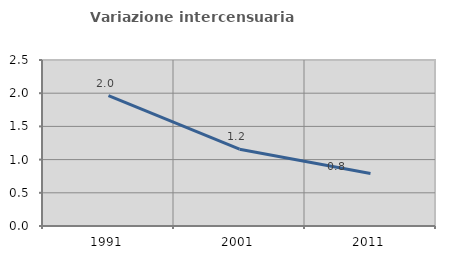
| Category | Variazione intercensuaria annua |
|---|---|
| 1991.0 | 1.963 |
| 2001.0 | 1.156 |
| 2011.0 | 0.791 |
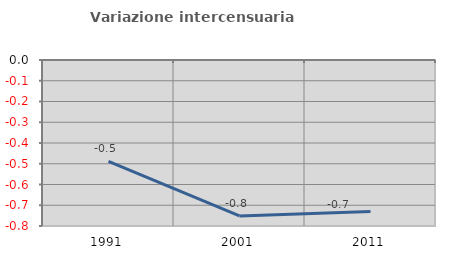
| Category | Variazione intercensuaria annua |
|---|---|
| 1991.0 | -0.489 |
| 2001.0 | -0.751 |
| 2011.0 | -0.731 |
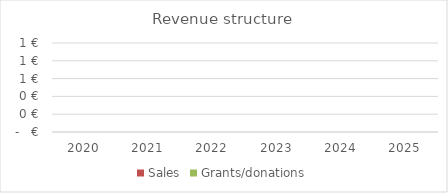
| Category | Sales | Grants/donations |
|---|---|---|
| 2020.0 | 0 | 0 |
| 2021.0 | 0 | 0 |
| 2022.0 | 0 | 0 |
| 2023.0 | 0 | 0 |
| 2024.0 | 0 | 0 |
| 2025.0 | 0 | 0 |
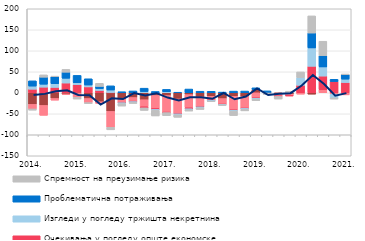
| Category | Трошкови извора за кредите | Конкуренција осталих банака | Очекивања у погледу опште економске ситуације | Изгледи у погледу тржишта некретнина | Проблематична потраживања | Спремност на преузимање ризика |
|---|---|---|---|---|---|---|
| 2014. | -27.614 | -10.883 | 8.513 | 7.366 | 12.572 | -2.931 |
|  | -30.154 | -23.565 | 13.381 | 6.958 | 16.79 | 5.591 |
|  | -13.58 | -4.04 | 12.84 | 8.698 | 16.68 | 1.322 |
|  | -3.194 | -0.943 | 23.215 | 11.346 | 14.413 | 6.815 |
| 2015. | 1.584 | -10.634 | 17.798 | 4.391 | 17.665 | -4.309 |
|  | -13.709 | -9.748 | 14.011 | 4.433 | 14.906 | -2.291 |
|  | -21.32 | -4.036 | 5.521 | 4.364 | 5.262 | 7.435 |
|  | -44.371 | -37.787 | 0.672 | 5.886 | 9.984 | -6.068 |
| 2016. | -13.683 | -9.865 | -0.183 | -2.017 | 2.537 | -5.896 |
|  | -11.339 | -9.602 | -0.197 | -1.974 | 4.34 | -2.332 |
|  | -16.54 | -16.708 | -2.652 | 2.885 | 8.061 | -6.073 |
|  | -6.439 | -30.804 | -2.596 | -1.957 | 3.101 | -13.396 |
| 2017. | -6.563 | -40.484 | -0.096 | 2.394 | 5.669 | -7.434 |
|  | -14.708 | -34.121 | -1.211 | -2.234 | 1.309 | -6.144 |
|  | -4.365 | -31.359 | -2.483 | -2.033 | 8.902 | -3.307 |
|  | -9.63 | -23.589 | -0.294 | -2.083 | 3.686 | -4.267 |
| 2018. | -8.401 | -9.465 | -0.308 | -2.087 | 3.545 | -0.758 |
|  | -13.817 | -13.719 | -0.384 | -1.143 | 1.627 | -1.188 |
|  | -8.391 | -32.723 | -0.405 | -2.001 | 3.96 | -10.656 |
|  | -8.386 | -28.581 | -0.415 | -2.043 | 4.097 | -3.682 |
| 2019. | 7.614 | -12.529 | -0.41 | -2.062 | 4.174 | -3.764 |
|  | -0.003 | 0 | -0.494 | 0 | 4.55 | -3.594 |
|  | -3.529 | -4.583 | -0.546 | 0 | 0 | -6.275 |
|  | -3.387 | -3.387 | -0.556 | 0 | 0 | 3.746 |
| 2020. | 0 | -3.3 | 17.776 | 18.324 | 0 | 13.5 |
|  | -3.3 | 0 | 63.053 | 43.711 | 35.524 | 40.8 |
|  | 0 | 7.2 | 32.599 | 21.695 | 27.071 | 34.2 |
|  | -0.778 | -3.063 | 26.746 | -8.12 | 5.298 | -3.047 |
| 2021. | 0 | -5.032 | 24.468 | 7.975 | 11.008 | 0.658 |
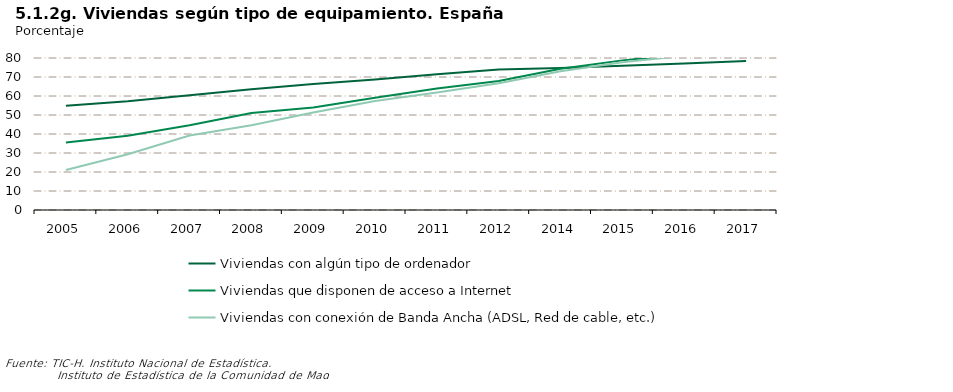
| Category | Viviendas con algún tipo de ordenador | Viviendas que disponen de acceso a Internet | Viviendas con conexión de Banda Ancha (ADSL, Red de cable, etc.) |
|---|---|---|---|
| 2005.0 | 54.9 | 35.5 | 21.1 |
| 2006.0 | 57.2 | 39.1 | 29.3 |
| 2007.0 | 60.4 | 44.6 | 39.2 |
| 2008.0 | 63.6 | 51 | 44.6 |
| 2009.0 | 66.3 | 54 | 51.3 |
| 2010.0 | 68.7 | 59.1 | 57.4 |
| 2011.0 | 71.5 | 63.9 | 61.9 |
| 2012.0 | 73.915 | 67.867 | 66.732 |
| 2014.0 | 74.778 | 74.355 | 73.015 |
| 2015.0 | 75.865 | 78.749 | 77.821 |
| 2016.0 | 77.076 | 81.931 | 81.155 |
| 2017.0 | 78.385 | 83.386 | 82.683 |

> [Work order]:
In the copy, no picture may appear; the records themselves must be output exactly.

> [Answer to this exercise]:
| Category | Variazione intercensuaria annua |
|---|---|
| 1991.0 | 1.963 |
| 2001.0 | 1.156 |
| 2011.0 | 0.791 |
| Category | Variazione intercensuaria annua |
|---|---|
| 1991.0 | -0.489 |
| 2001.0 | -0.751 |
| 2011.0 | -0.731 |
| Category | Sales | Grants/donations |
|---|---|---|
| 2020.0 | 0 | 0 |
| 2021.0 | 0 | 0 |
| 2022.0 | 0 | 0 |
| 2023.0 | 0 | 0 |
| 2024.0 | 0 | 0 |
| 2025.0 | 0 | 0 |
| Category | Трошкови извора за кредите | Конкуренција осталих банака | Очекивања у погледу опште економске ситуације | Изгледи у погледу тржишта некретнина | Проблематична потраживања | Спремност на преузимање ризика |
|---|---|---|---|---|---|---|
| 2014. | -27.614 | -10.883 | 8.513 | 7.366 | 12.572 | -2.931 |
|  | -30.154 | -23.565 | 13.381 | 6.958 | 16.79 | 5.591 |
|  | -13.58 | -4.04 | 12.84 | 8.698 | 16.68 | 1.322 |
|  | -3.194 | -0.943 | 23.215 | 11.346 | 14.413 | 6.815 |
| 2015. | 1.584 | -10.634 | 17.798 | 4.391 | 17.665 | -4.309 |
|  | -13.709 | -9.748 | 14.011 | 4.433 | 14.906 | -2.291 |
|  | -21.32 | -4.036 | 5.521 | 4.364 | 5.262 | 7.435 |
|  | -44.371 | -37.787 | 0.672 | 5.886 | 9.984 | -6.068 |
| 2016. | -13.683 | -9.865 | -0.183 | -2.017 | 2.537 | -5.896 |
|  | -11.339 | -9.602 | -0.197 | -1.974 | 4.34 | -2.332 |
|  | -16.54 | -16.708 | -2.652 | 2.885 | 8.061 | -6.073 |
|  | -6.439 | -30.804 | -2.596 | -1.957 | 3.101 | -13.396 |
| 2017. | -6.563 | -40.484 | -0.096 | 2.394 | 5.669 | -7.434 |
|  | -14.708 | -34.121 | -1.211 | -2.234 | 1.309 | -6.144 |
|  | -4.365 | -31.359 | -2.483 | -2.033 | 8.902 | -3.307 |
|  | -9.63 | -23.589 | -0.294 | -2.083 | 3.686 | -4.267 |
| 2018. | -8.401 | -9.465 | -0.308 | -2.087 | 3.545 | -0.758 |
|  | -13.817 | -13.719 | -0.384 | -1.143 | 1.627 | -1.188 |
|  | -8.391 | -32.723 | -0.405 | -2.001 | 3.96 | -10.656 |
|  | -8.386 | -28.581 | -0.415 | -2.043 | 4.097 | -3.682 |
| 2019. | 7.614 | -12.529 | -0.41 | -2.062 | 4.174 | -3.764 |
|  | -0.003 | 0 | -0.494 | 0 | 4.55 | -3.594 |
|  | -3.529 | -4.583 | -0.546 | 0 | 0 | -6.275 |
|  | -3.387 | -3.387 | -0.556 | 0 | 0 | 3.746 |
| 2020. | 0 | -3.3 | 17.776 | 18.324 | 0 | 13.5 |
|  | -3.3 | 0 | 63.053 | 43.711 | 35.524 | 40.8 |
|  | 0 | 7.2 | 32.599 | 21.695 | 27.071 | 34.2 |
|  | -0.778 | -3.063 | 26.746 | -8.12 | 5.298 | -3.047 |
| 2021. | 0 | -5.032 | 24.468 | 7.975 | 11.008 | 0.658 |
| Category | Viviendas con algún tipo de ordenador | Viviendas que disponen de acceso a Internet | Viviendas con conexión de Banda Ancha (ADSL, Red de cable, etc.) |
|---|---|---|---|
| 2005.0 | 54.9 | 35.5 | 21.1 |
| 2006.0 | 57.2 | 39.1 | 29.3 |
| 2007.0 | 60.4 | 44.6 | 39.2 |
| 2008.0 | 63.6 | 51 | 44.6 |
| 2009.0 | 66.3 | 54 | 51.3 |
| 2010.0 | 68.7 | 59.1 | 57.4 |
| 2011.0 | 71.5 | 63.9 | 61.9 |
| 2012.0 | 73.915 | 67.867 | 66.732 |
| 2014.0 | 74.778 | 74.355 | 73.015 |
| 2015.0 | 75.865 | 78.749 | 77.821 |
| 2016.0 | 77.076 | 81.931 | 81.155 |
| 2017.0 | 78.385 | 83.386 | 82.683 |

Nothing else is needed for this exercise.